Nanocomposite based functionalized Polyethersulfone and conjugated ternary ZnYCdO nanomaterials for the fabrication of selective Cd2+ sensor probe

Carboxylated polyethersulfone (PES-COOH) was doped with various concentrations of ZnYCdO hybrid metal oxides on the surface of the polymer matrix to produce PES-COOH-ZnYCdO nanocomposites as a thin film. PES-COOH was fabricated by two-steps process: acetylating reaction followed by oxidation reaction, and its structure was investigated using proton nuclear magnetic resonance (H-1-NMR) and Fourier-transform infrared (FT-IR) spectroscopy. Then, the fabricated PES-COOH-ZnYCdO nanocomposites (NCs) were characterized using common characterization techniques which include: scanning electron microscope (SEM), X-ray powder diffraction (XRD), FT-IR, thermal analysis, SEM with energy dispersive X-Ray (EDX) spectroscopy and transmission electron microscopy (TEM).

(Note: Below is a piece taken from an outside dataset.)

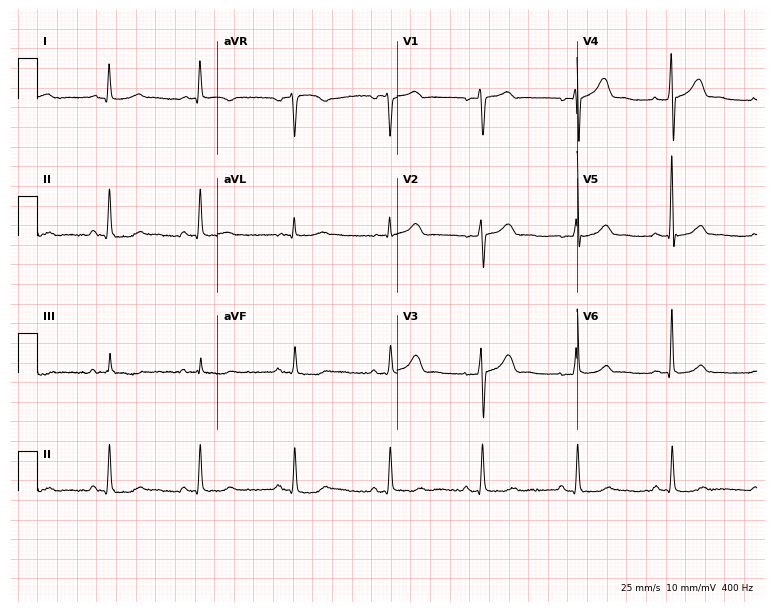
Electrocardiogram (7.3-second recording at 400 Hz), a female patient, 56 years old. Of the six screened findings (first-degree AV block, right bundle branch block, left bundle branch block, sinus bradycardia, atrial fibrillation, sinus tachycardia), none is recorded.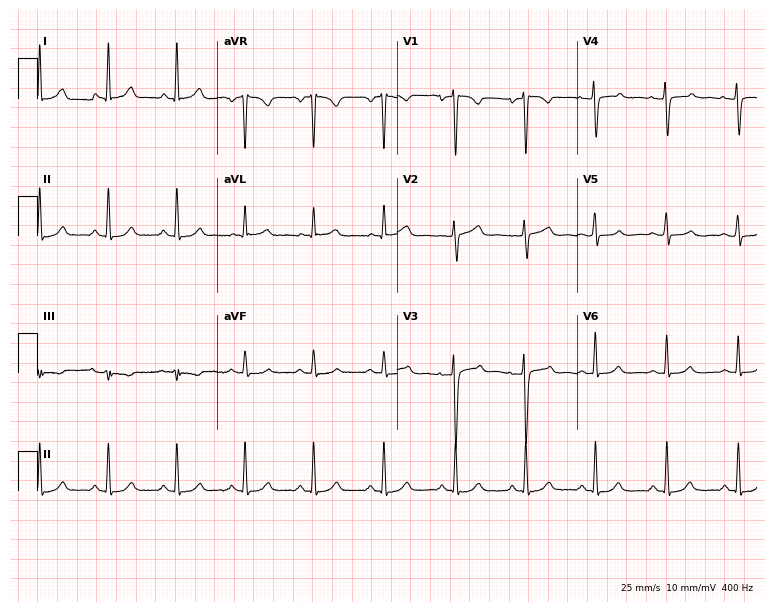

FT-IR and XRD analysis confirmed the interactions between carboxylate ions present on the polymer surface metric and the metals that were present as ZnYCdO nanoparticles. Based on values calculated from FT-IR spectra of the PES-COOH-ZnYCdO NCs, the metals and carboxylate ions formed bindentate complexes. Also, the signal peaks of the XRD for ZnYCdO were shifted to a lower degree which also confirmed the interactions between the nanoparticles and PES-COOH. A selective Cd2+ metal ion sensor was fabricated by coating of a glassy carbon electrode (GCE) with the slurry of PES-COOH-ZnYCdO NCs polymers. The NCs assembled film onto GCE was implemented to successive detection of Cd2+ metal ion in phosphate buffer medium. To evaluate the sensor analytical performances, a calibration curve has been plotted from current versus concentration of electrolyte (Cd2+ ion). It is found linear (r(2)=0.9939) over linear dynamic range (LDR) of 0.1nM 0.1mM concentration of Cd2+ ion by electrochemical approach. The sensitivity and detection limit (DL) are 5.4589 AM(-1)cm(-2) and 17.39 +/- 0.87 pM respectively were calculated from the slope of calibration plot. Therefore, the resultant Cd2+ sensor shows good sensitivity, reproducibility with high accuracy, wider dynamic range, short response time, very lower detection limit and long-term stability with similar performances.